Volume 95, Issue 2

Thursday, May 31, 2001


Takin' it to the street

History of sport lands at UWO

An ode to the humble men and women in stripes

An ode to the humble men and women in stripes

For whom the bell tolls

Jordan Bell
Sports Editor

They're forced to decide the fate of numerous amounts of people, deal with loads of hostility and maintain some semblance of order in an energized atmosphere.

I'm not talking about the leaders of the world's nations; I'm talking about referees.

There is an epidemic emerging in the modern sports world. The complete disrespect of referees in professional, college, amateur and even house-league athletics has become rampant. Tear ducts are flowing and the whining has developed into an out-of-control phenomenon.

As I sat down and watched the National Basketball Association playoffs over the last few weeks, I was absolutely appalled at the lack of sportsmanship and respect, and the prevalence of cry-baby antics shown by some (basically all) of the competitors on the court.

When did referees become the least knowledgeable people on the playing field? They didn't.

The problem is the narcissistic attitude of the modern day athlete.

The plight of this 21st century athlete begins early in life, when parents continuously berate officials with derogatory comments and gestures.
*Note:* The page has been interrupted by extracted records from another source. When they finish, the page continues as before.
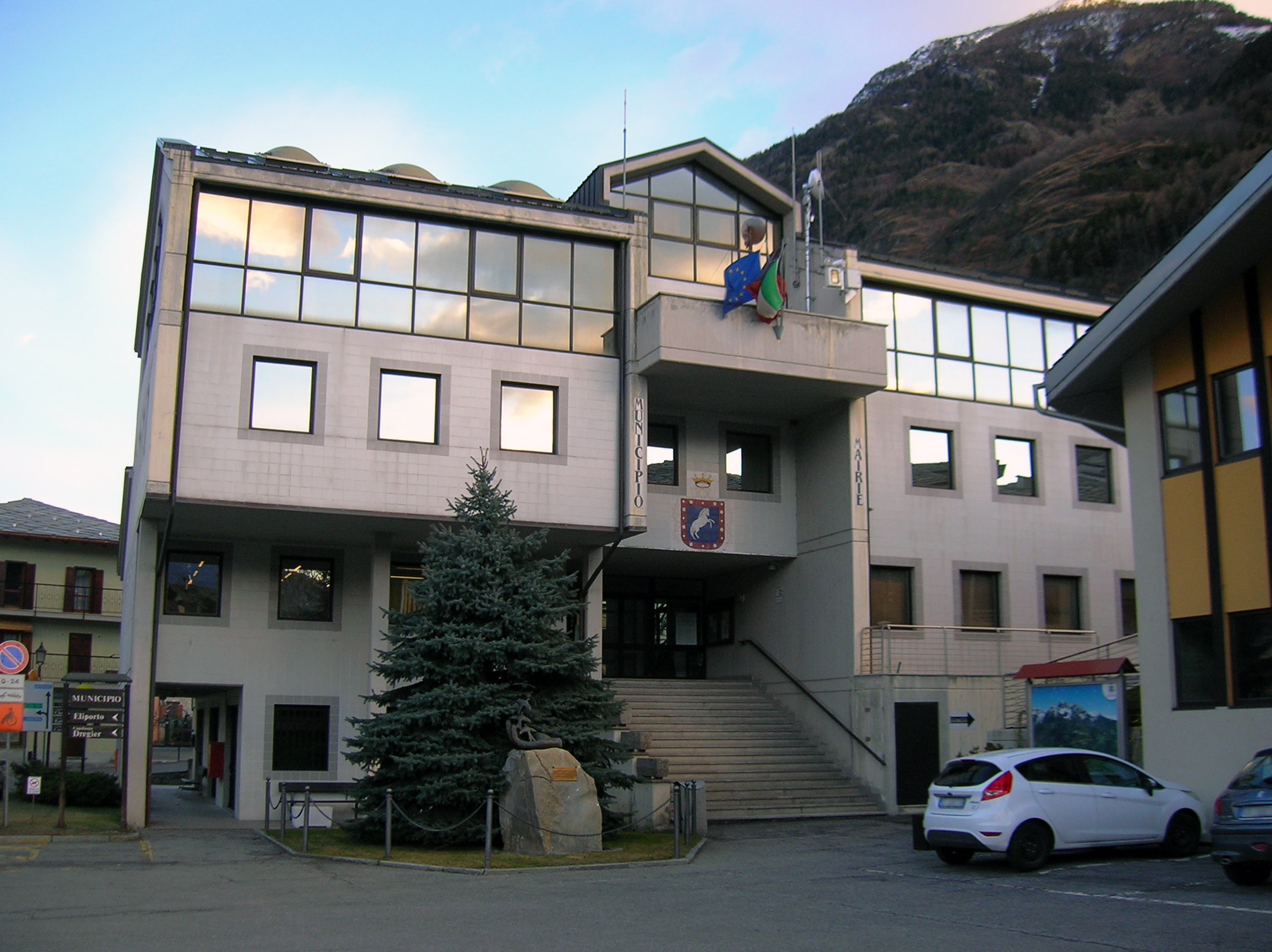 municipio di Pollein VdA Categoria:Valle d'Aosta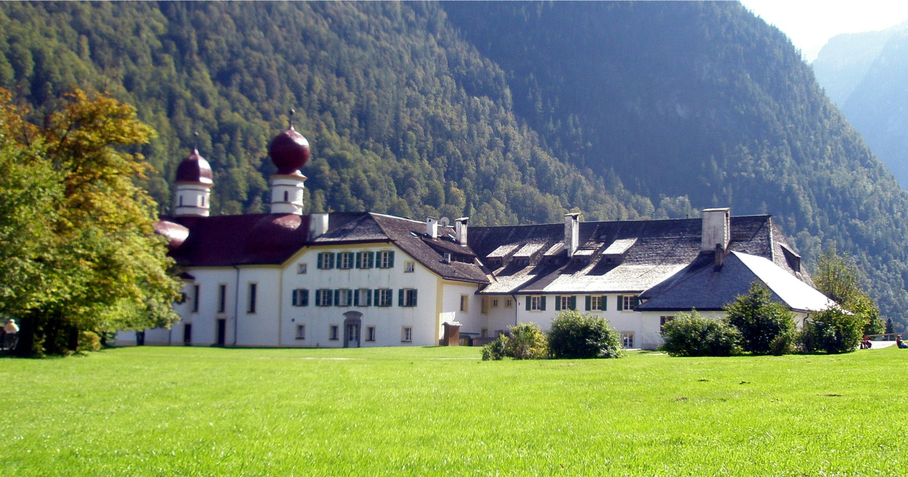 St. Bartholomä, Ensemble mit ehemaligem Jagdschloss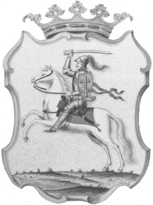 Беларуская (тарашкевіца): Герб Полацкага ваяводзтва (Połacak) з Пагоняй (Pahonia)

The youth sports world is inundated with stories of absurdly violent acts against officials.

And the continuing saga manifests itself even further when athletes (and role models) such as Vince Carter of the Toronto Raptors and tennis star Martina Hingis whine and argue to referees. Allen Iverson, the most valuable player in the NBA, is arguably the most prolific cry-baby of the bunch.

Whatever happened to "taking it like a man" and letting your play on the field decide the outcome. Now, I will be the first to admit officials aren't on-the-ball 100 per cent of the time, but over the course of a contest, I find it hard to believe referees can decide the entire outcome.

Ironically, athletes actually believe their verbal abuse is assisting their cause. Being a referee for the past three years, I can guarantee that "do you have shit in your eyes?" isn't going to get you a dinner invitation after the game, let alone a call.

This blasphemy isn't confined to basketball. It manifests itself in every arena of sports where officials are deciding the calls. Football, baseball, hockey and tennis among others all have a claim.

I'm not going to attempt to verify that every athlete who plays an officiated sport is a whining, out-of-control cry-baby. But take a minute to look at yourself in the mirror. When is the last time you raised an eye at a call or mumbled a profanity-laced tirade under your breath?

In this age of the technological revolution, I'm calling for another revolution. It's the referee's revolution, whereby these intelligent, well-trained people will actually be seen as living, breathing organisms and will finally be enlisted in the human race.